Explaining spatial heterogeneity in population dynamics and genetics from spatial variation in resources for a large herbivore

Abstract

Fine-scale spatial variation in genetic relatedness and inbreeding occur across continuous distributions of several populations of vertebrates; however, the basis of observed variation is often left untested. Here we test the hypothesis that prior observations of spatial patterns in genetics for an island population of feral horses (Sable Island, Canada) were the result of spatial variation in population dynamics, itself based in spatial heterogeneity in underlying habitat quality. In order to assess how genetic and population structuring related to habitat, we used hierarchical cluster analysis of water sources and an indicator analysis of the availability of important forage species to identify a longitudinal gradient in habitat quality along the length of Sable Island. We quantify a west-east gradient in access to fresh water and availability of two important food species to horses: sandwort, Honckenya peploides, and beach pea, Lathyrus japonicas. Accordingly, the population clusters into three groups that occupy different island segments (west, central, and east) that vary markedly in their local dynamics. Density, body condition, and survival and reproduction of adult females were highest in the west, followed by central and east areas. These results mirror a previous analysis of genetics, which showed that inbreeding levels are highest in the west (with outbreeding in the east), and that there are significant differences in fixation indices among groups of horses along the length of Sable Island. Our results suggest that inbreeding depression is not an important limiting factor to the horse population. We conclude that where habitat gradients exist, we can anticipate fine-scale heterogeneity in population dynamics and hence genetics.

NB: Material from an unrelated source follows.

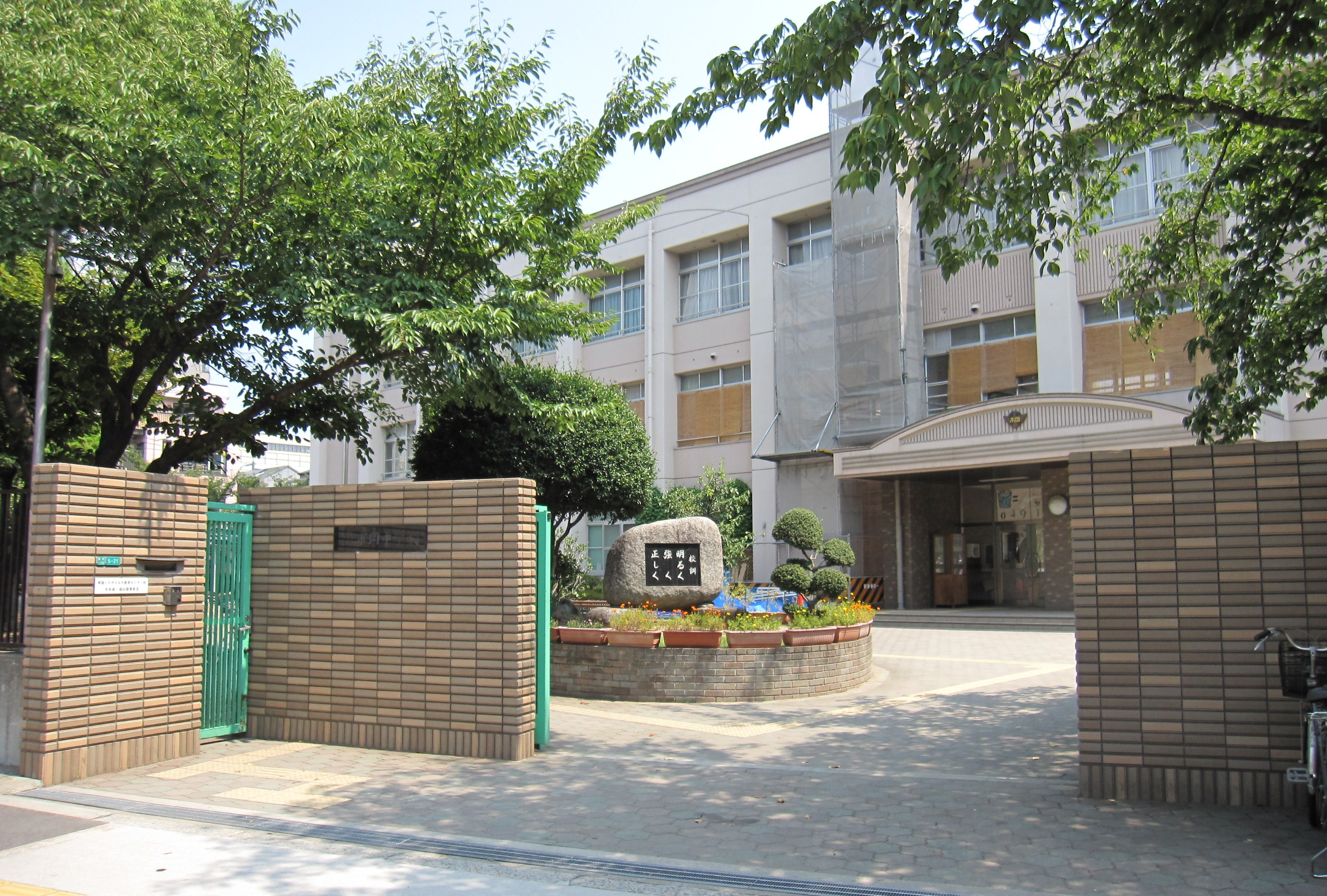 大阪市立市岡中学校
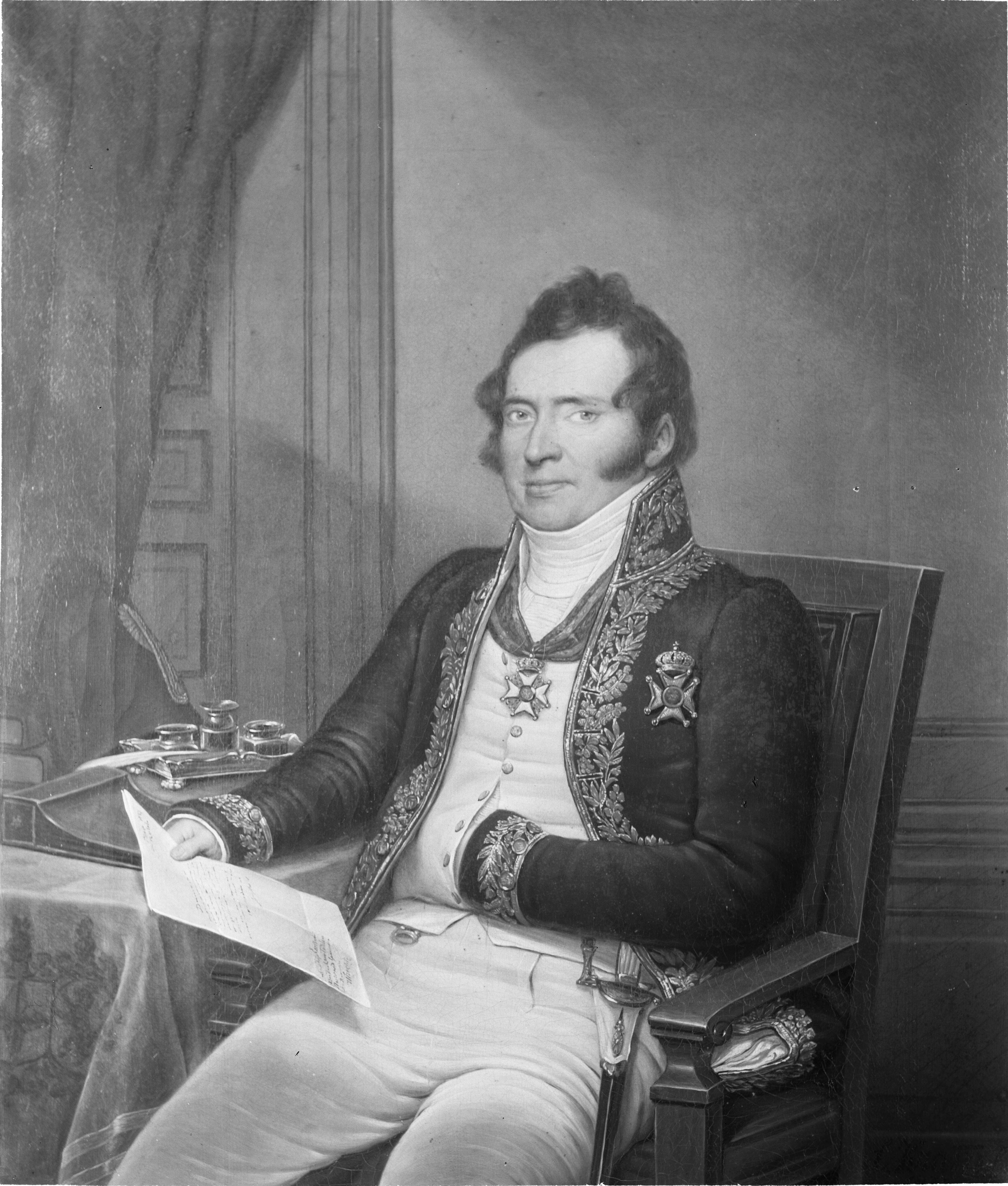 Lodewijk van Toulon (1767-1840), burgemeester van Gouda, gouverneur van Utrecht en voorzitter van de Tweede Kamer
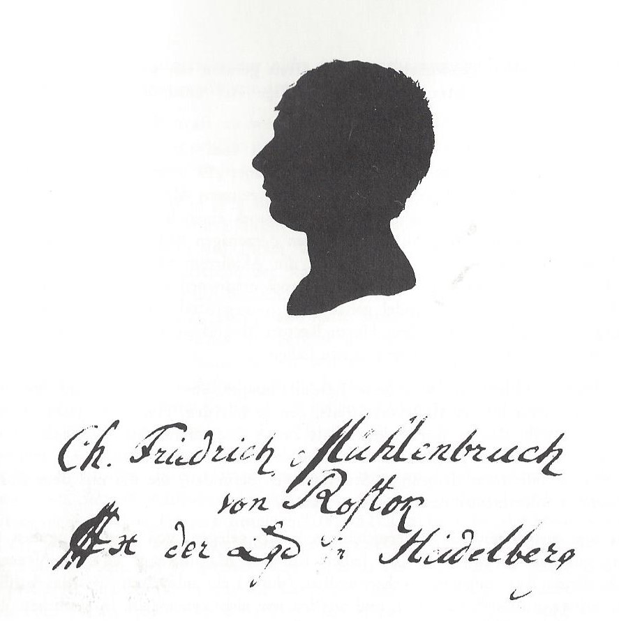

Figure 1. Study area and longitudinal gradient in sources of fresh water for feral horses on Sable Island, Canada, 2008–2010.

(a) Sources of water (n = 122) grouped according to hierarchical cluster analysis, with area 1 containing only permanent ponds (triangles); area 2 containing permanent ponds and horse-excavated wells (circles); and area 3 containing only excavated wells. (b) Boundaries for areas 1, 2, and 3 that include clusters of water sources and the exclusive movements of females using those water sources.

Figure 2. Three-group dendrogram showing average clustering of Cartesian locations of water sources (permanent water ponds and horse-excavated wells, n = 122) on Sable Island, Canada, 2008–2010.

Boxes separate groups; each node represents a single location of a water source. The height of lines connecting water sources represents the distance between groupings. The left-most box contains sources located in area 2; the centre box contains sources located in area 1; the right-most box contains sources in area 3.

Figure 3. Graphical results of a K-means analysis indicating the appropriate number of clusters of water source-groupings, based on within-groups sum of squares as a function of the number of clusters from hierarchical cluster analysis of points of water use (n = 122), for the analysis of water availability to the Sable Island horses, 2008–2010.

The first obvious bend indicates the appropriate number of groups (i.e., 3).

Figure 4. Comparison of the mean abundance of sandwort Honckenya peploides (right-side-up triangle) and beach pea Lathyrus japonicas (upside-down triangle) with percent cover for vegetated plots (open circle) in areas 1, 2, and 3 (west to east) on Sable Island, Canada, 2010.

Error bars are ±1 SE.

Figure 5. Comparison of the annual count in summer (August) of females of all age classes for areas 1, 2, and 3 (west to east) from 2008 to 2010, Sable Island, Canada.